Understanding Data Representation
You've probably heard about bits and bytes, but what exactly are they?
Bit
The smallest unit of data in a computer, representing a binary value of 0 or 1.
The term bit is short for binary digit.
AnalogyA single bit can represent two states, such as on/off, true/false, or yes/no.
Byte
Fundamental unit of data storage, which consists of eight bits
Bits are usually denoted by lowercase b, but bytes by a capital B (1B = 8b).
Common Mistake- It's crucial not to confuse bits and bytes.
- For example, 12Mb (megabits) is not the same as 12MB (megabytes).
- Since 1 byte = 8 bits, 12 MB is eight times larger than 12Mb.
To effectively utilise such units, we use the binary numbering system (base 2).
Binary
Binary is a base-2 number system, using only two digits: 0 and 1. Each digit in a binary number is called a bit (short for binary digit).
All data and instructions in a computer are stored and processed in binary form.
Binary Explained
- When working with hexadecimal numbers (base 16), remember that each digit represents four bits (half of the byte).
- This makes it easy to convert between binary and hexadecimal.
The relationship between the number of bits and the number of possible representations is given by $2^n$, where $n$ is the number of bits.
Storage of Different Kinds of Data
Here are some interesting examples of how different entities are represented in binary and stored in memory.
Integers
We can distinguish two types of integers: unsigned and signed.
Unsigned integers:
- Use all 8 bits to represent non-negative values.
- Range: represents values from 0 to 255
$35$ can be stored as $00100011$.
Signed integers:
- Uses one bit for the storage of the sign and 7 remaining bits for the value.
- The most significant bit (MSB) (the leftmost bit) is used as a sign bit (0 for positive, 1 for negative).
- Range: represents values from -128 to 127.
Storing negative integers poses additional challenges, such as the sum of additive inverse numbers (for instance, $5$ and $-5$ should be $0$. Therefore, there are multiple methods of calculating negative integers.
Signed Magnitude, One's and Two's Complement
Two's complement is the most popular.
Character Symbols
Text can be stored as a string type - a sequence of characters.
Each character in a string is encoded using a character encoding scheme (e.g., UTF-8, ASCII and Unicode).
ExampleThe string "Hello" in UTF-8 requires 5 bytes (one byte per character).
NoteUnicode vs ASCII encoding
- ASCII is limited to 128 characters, which is insufficient for non-Latin alphabets.
- Unicode provides a universal encoding system, supporting thousands of characters from various languages.
When working with text, strings and characters, always consider the encoding scheme, as it affects the storage size and compatibility across systems.
Colours
There are different approaches when it comes to representing colours.
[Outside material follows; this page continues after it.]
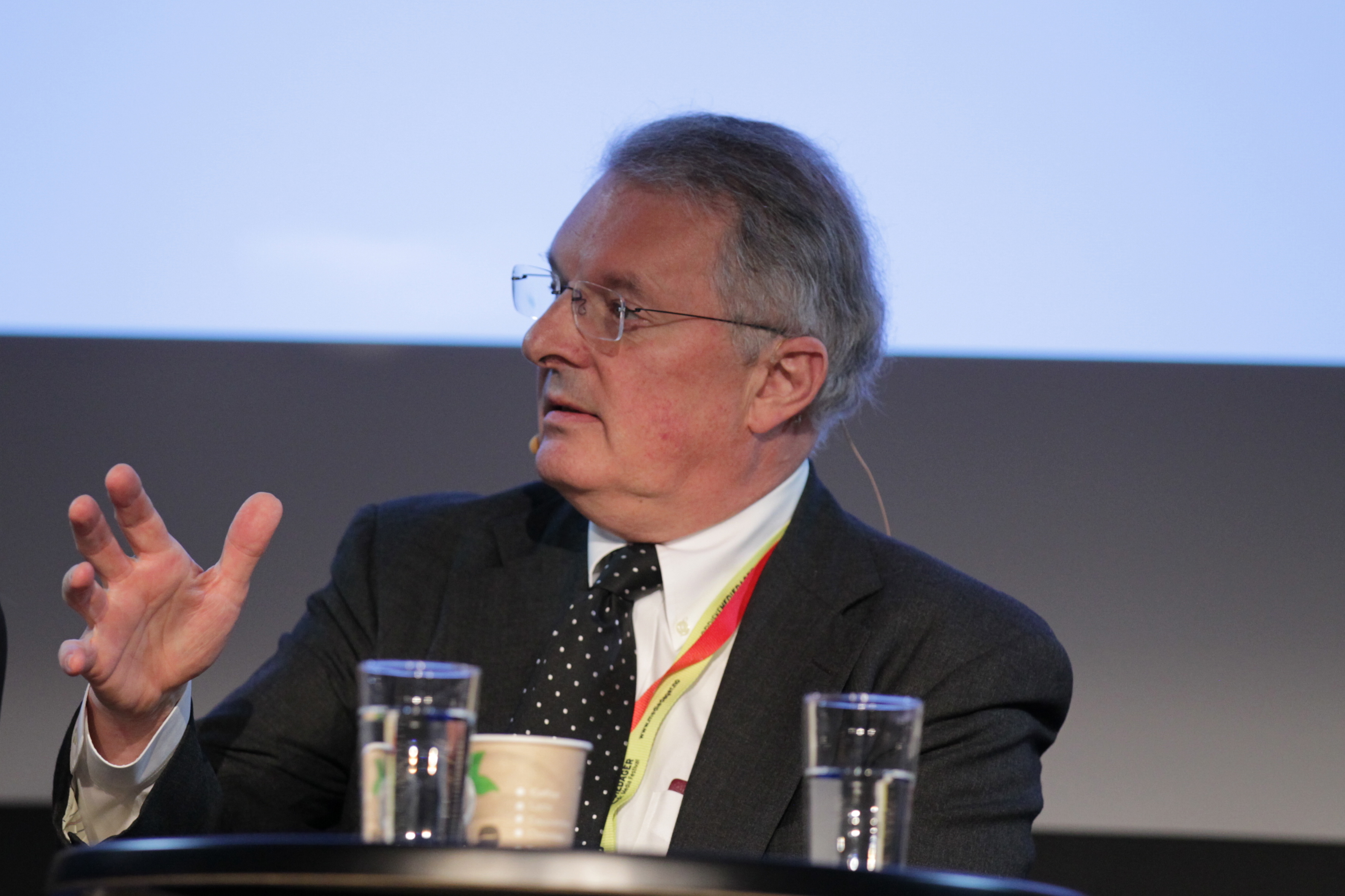 Nordiske Mediedager 2013

The most popular include those you have probably seen before:
RGB Model:
- Colours are represented as combinations of Red, Green, and Blue.
- Each component is typically stored as an 8-bit value, ranging from 0 to 255.
For simplicity, the RGB model has also introduced a hexadecimal representation, where colours are often expressed as six-digit hexadecimal codes.
Example#FF5733 represents:
- FF (Red) = 255
- 57 (Green) = 87
- 33 (Blue) = 51
Choosing the right data type and encoding scheme is crucial for optimising storage and performance.
Binary as a Universal Language
Binary is the foundational language of computers, enabling communication and data processing across all systems.
However, while binary is universal for machines, it is not a practical language for human communication. Hence, it raises a question:
Theory of KnowledgeDoes binary qualify as a universal "lingua franca"? Consider its role in enabling communication between machines versus its usability for humans.
Self review- What is the difference between a bit and a byte?
- How does the binary number system differ from the decimal system?
- Why is hexadecimal often used in computing?
- How does the choice of data representation impact the efficiency of a program?
- Why is Unicode essential for global communication in computing?
How does hexadecimal representation simplify working with colours in digital systems?